Items from a data source:
▬▬▬
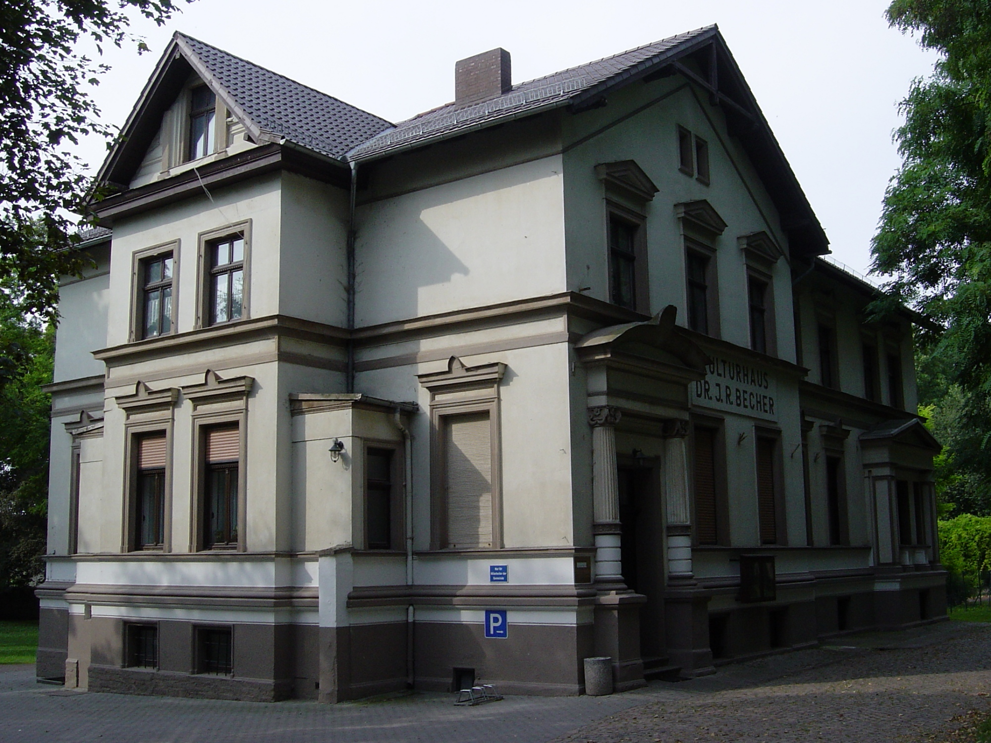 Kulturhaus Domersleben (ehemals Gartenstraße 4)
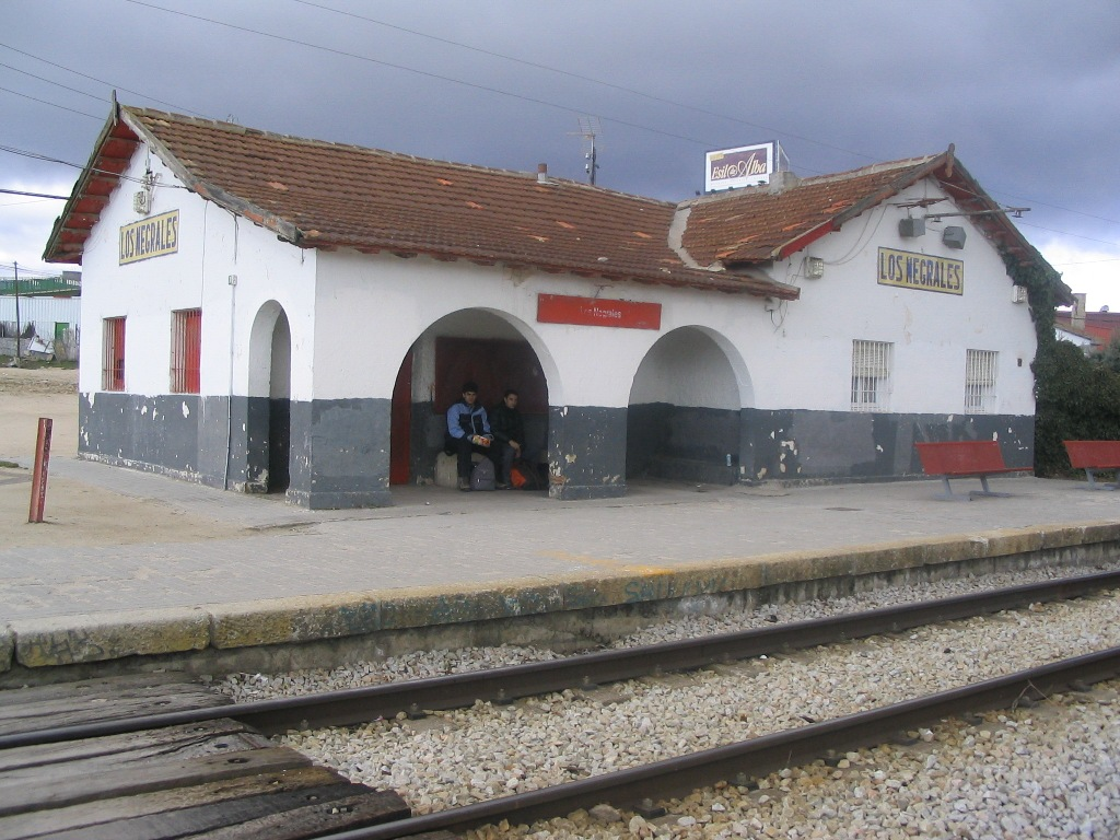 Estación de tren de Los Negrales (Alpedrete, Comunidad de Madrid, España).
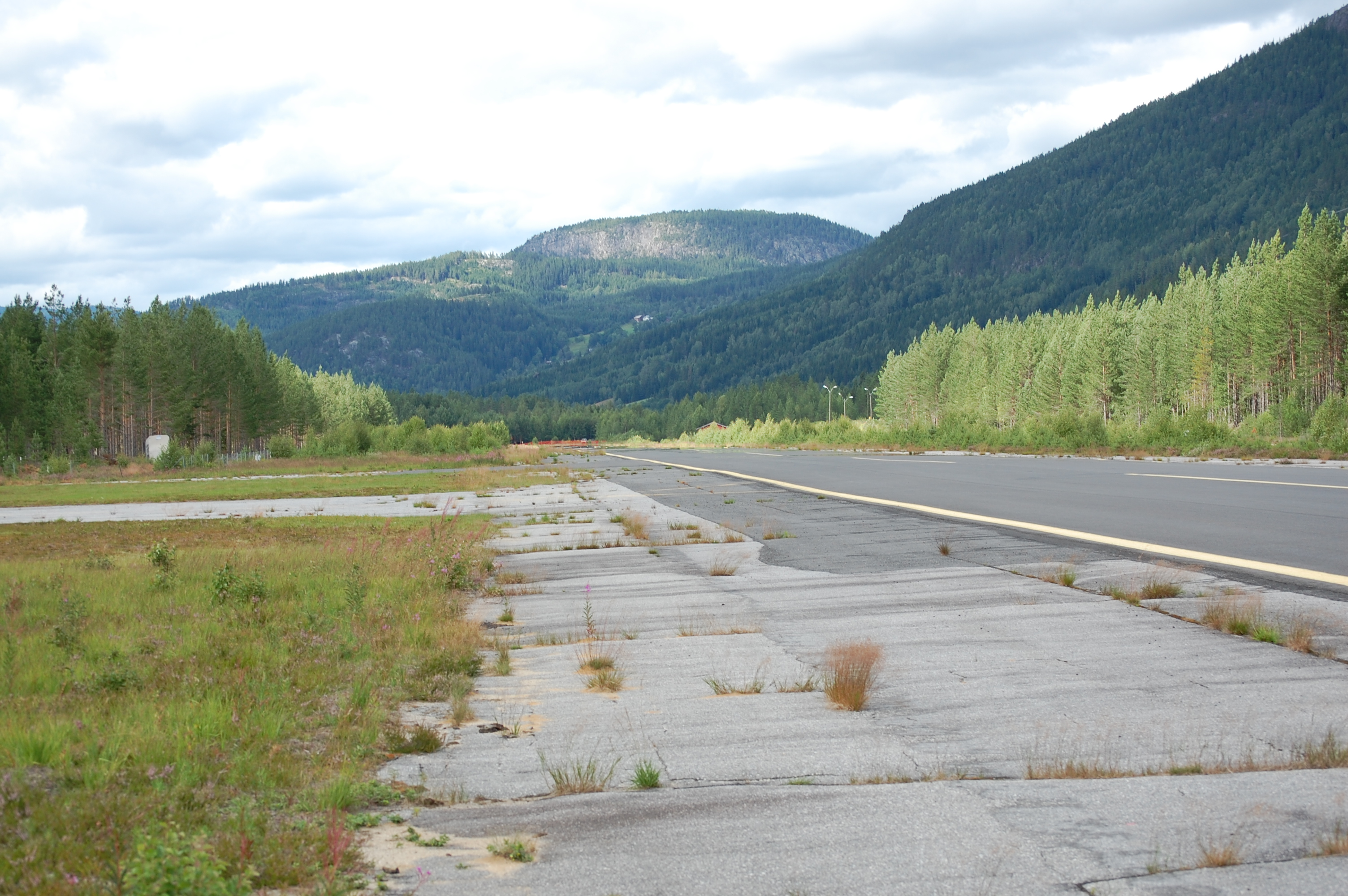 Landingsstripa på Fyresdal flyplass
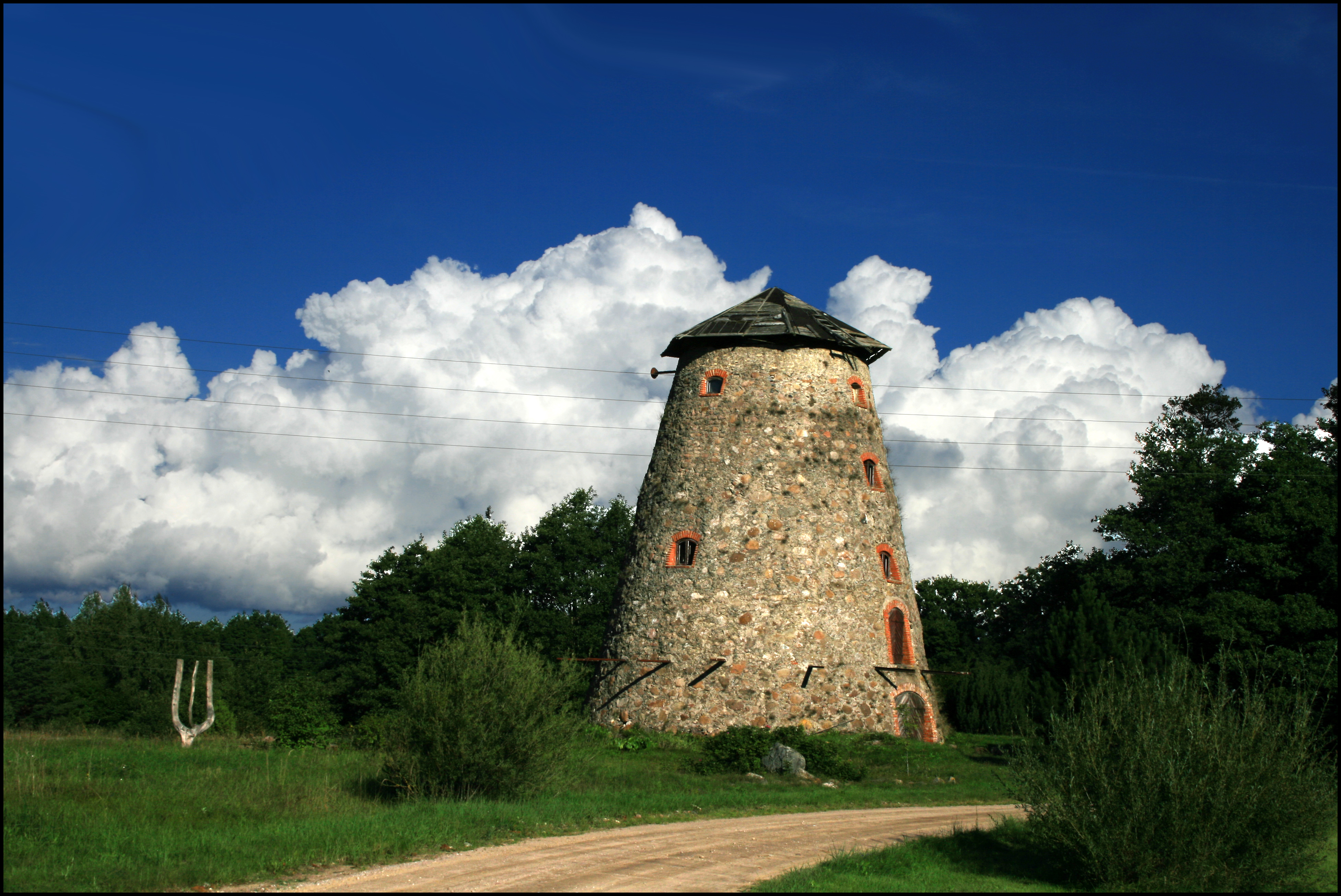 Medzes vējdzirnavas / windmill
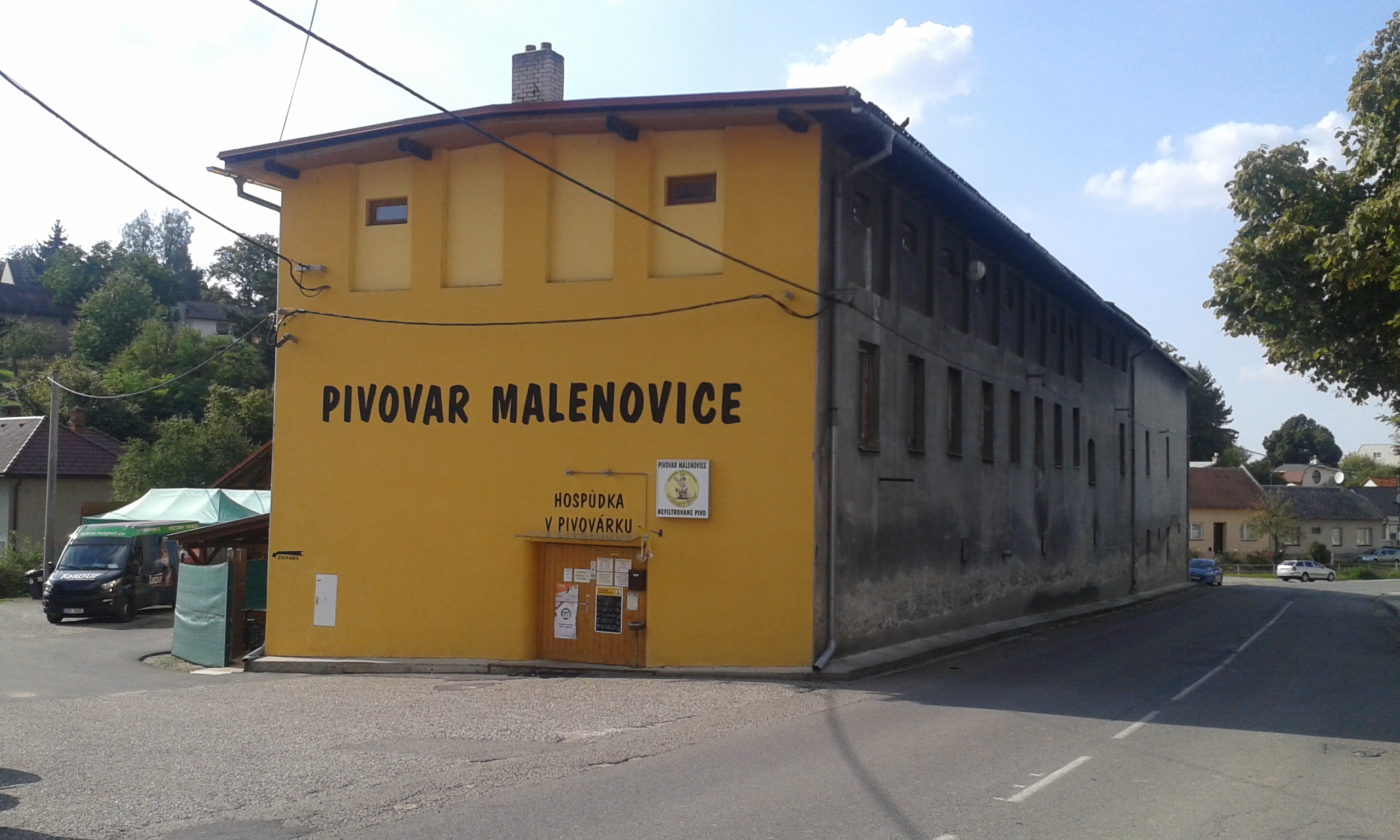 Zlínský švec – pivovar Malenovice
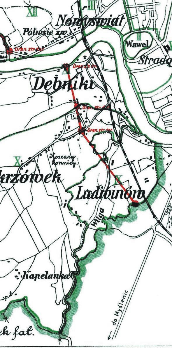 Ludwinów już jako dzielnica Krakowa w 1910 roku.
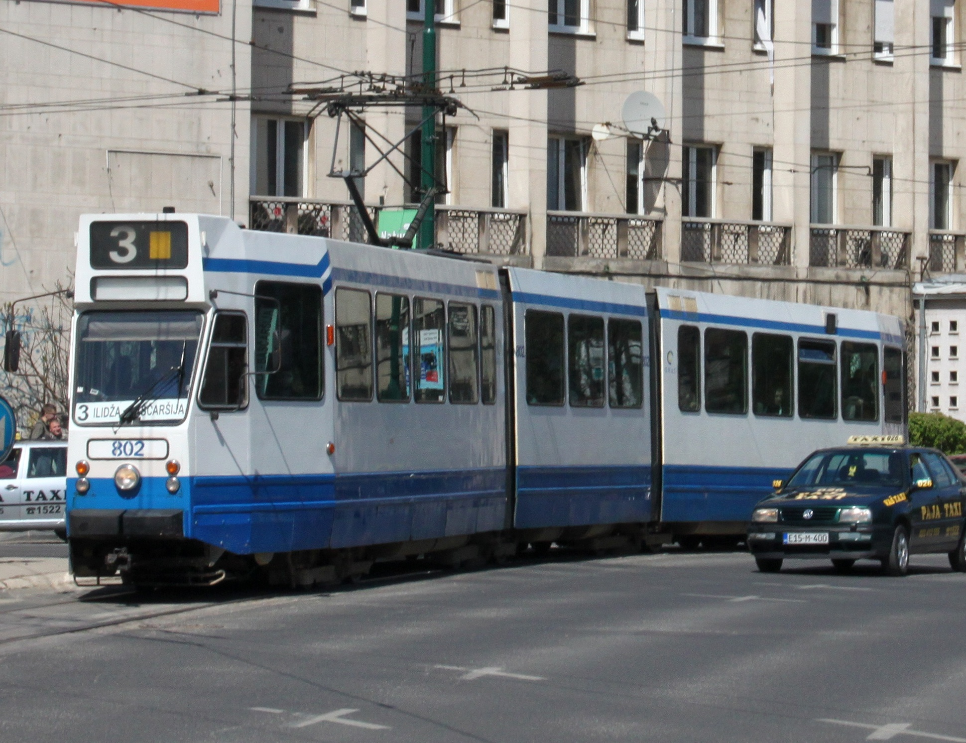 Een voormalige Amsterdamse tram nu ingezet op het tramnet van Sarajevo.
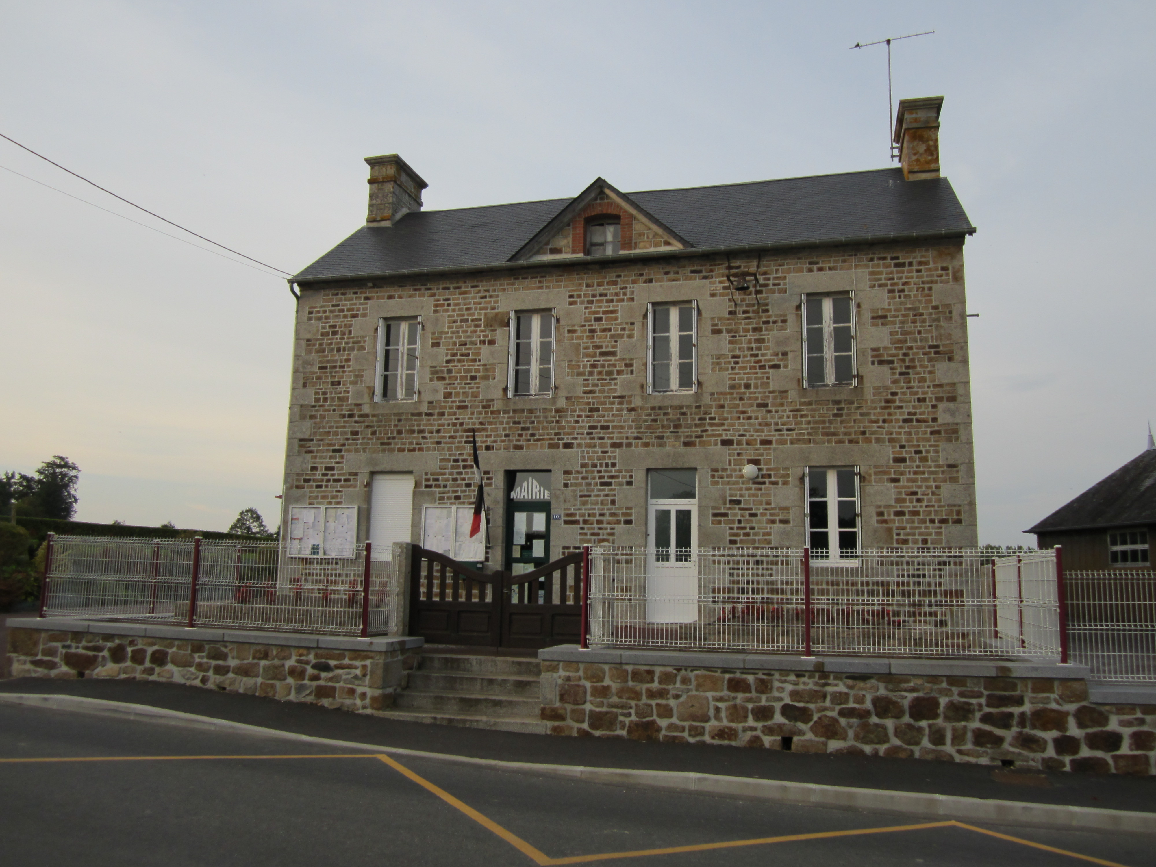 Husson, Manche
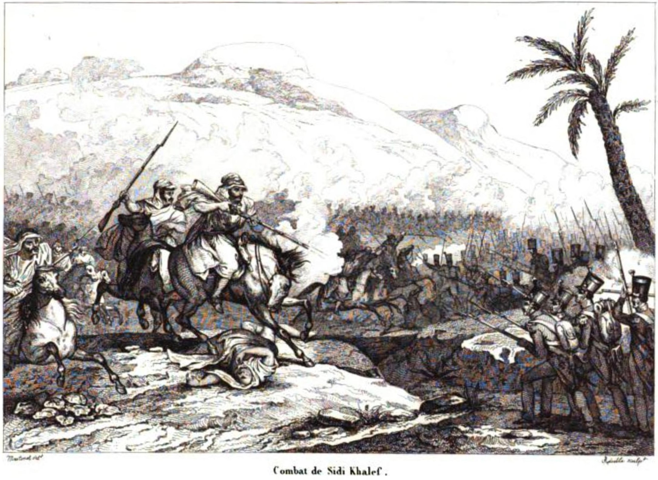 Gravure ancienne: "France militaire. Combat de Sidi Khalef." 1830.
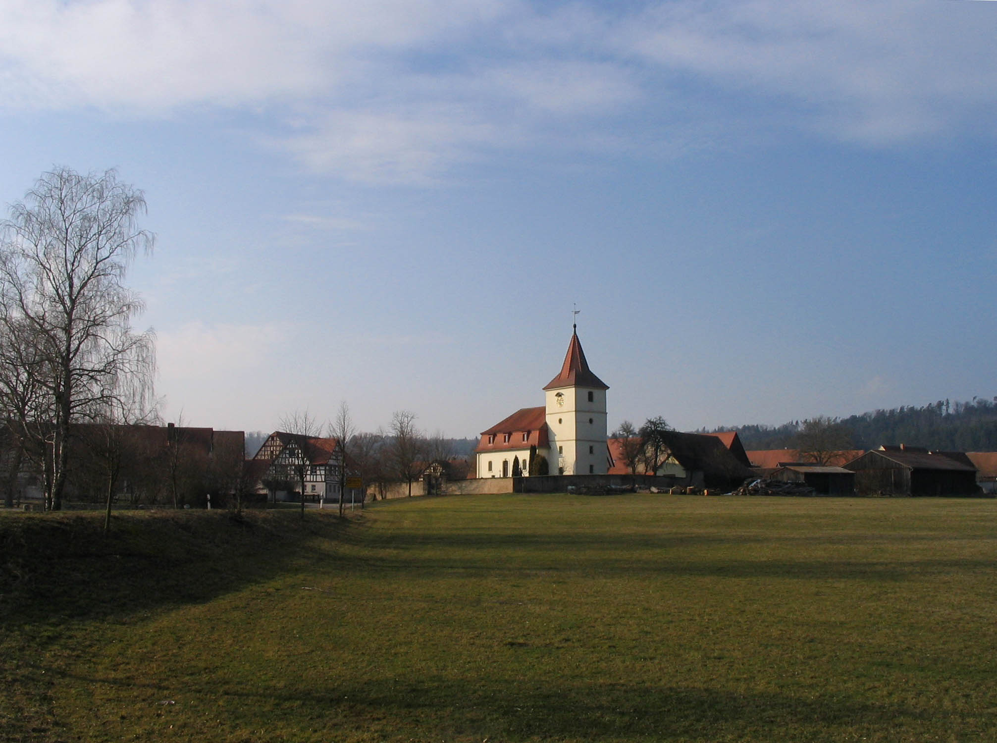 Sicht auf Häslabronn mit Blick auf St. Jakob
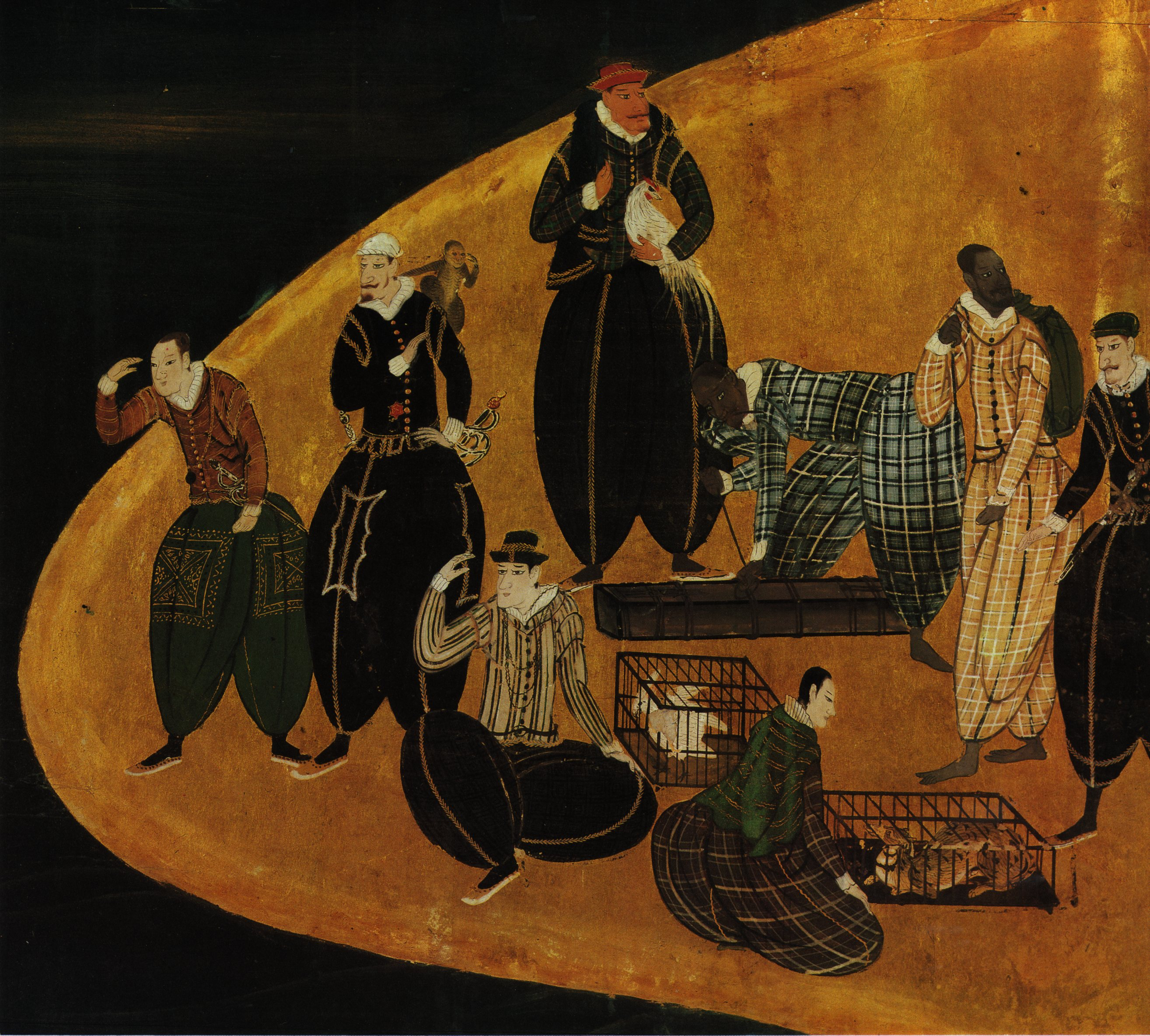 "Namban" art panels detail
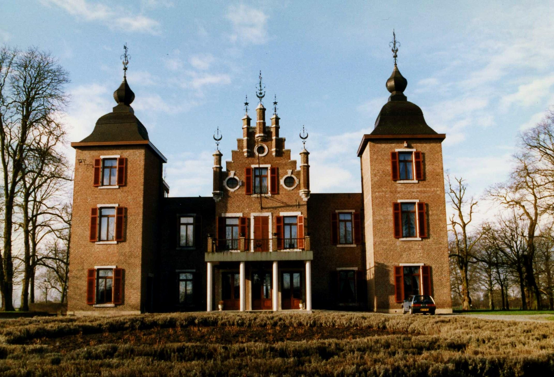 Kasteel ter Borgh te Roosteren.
▬▬▬
(GOAL OF THE EXERCISE)
Once the line containing "Medzes vējdzirnavas / windmill" has been found, write out exactly that line and each one after it through the end of the data, leaving out every picture.

(TASK RESPONSE)
 Medzes vējdzirnavas / windmill
 Zlínský švec – pivovar Malenovice
 Ludwinów już jako dzielnica Krakowa w 1910 roku.
 Een voormalige Amsterdamse tram nu ingezet op het tramnet van Sarajevo.
 Husson, Manche
 Gravure ancienne: "France militaire. Combat de Sidi Khalef." 1830.
 Sicht auf Häslabronn mit Blick auf St. Jakob
 "Namban" art panels detail
 Kasteel ter Borgh te Roosteren.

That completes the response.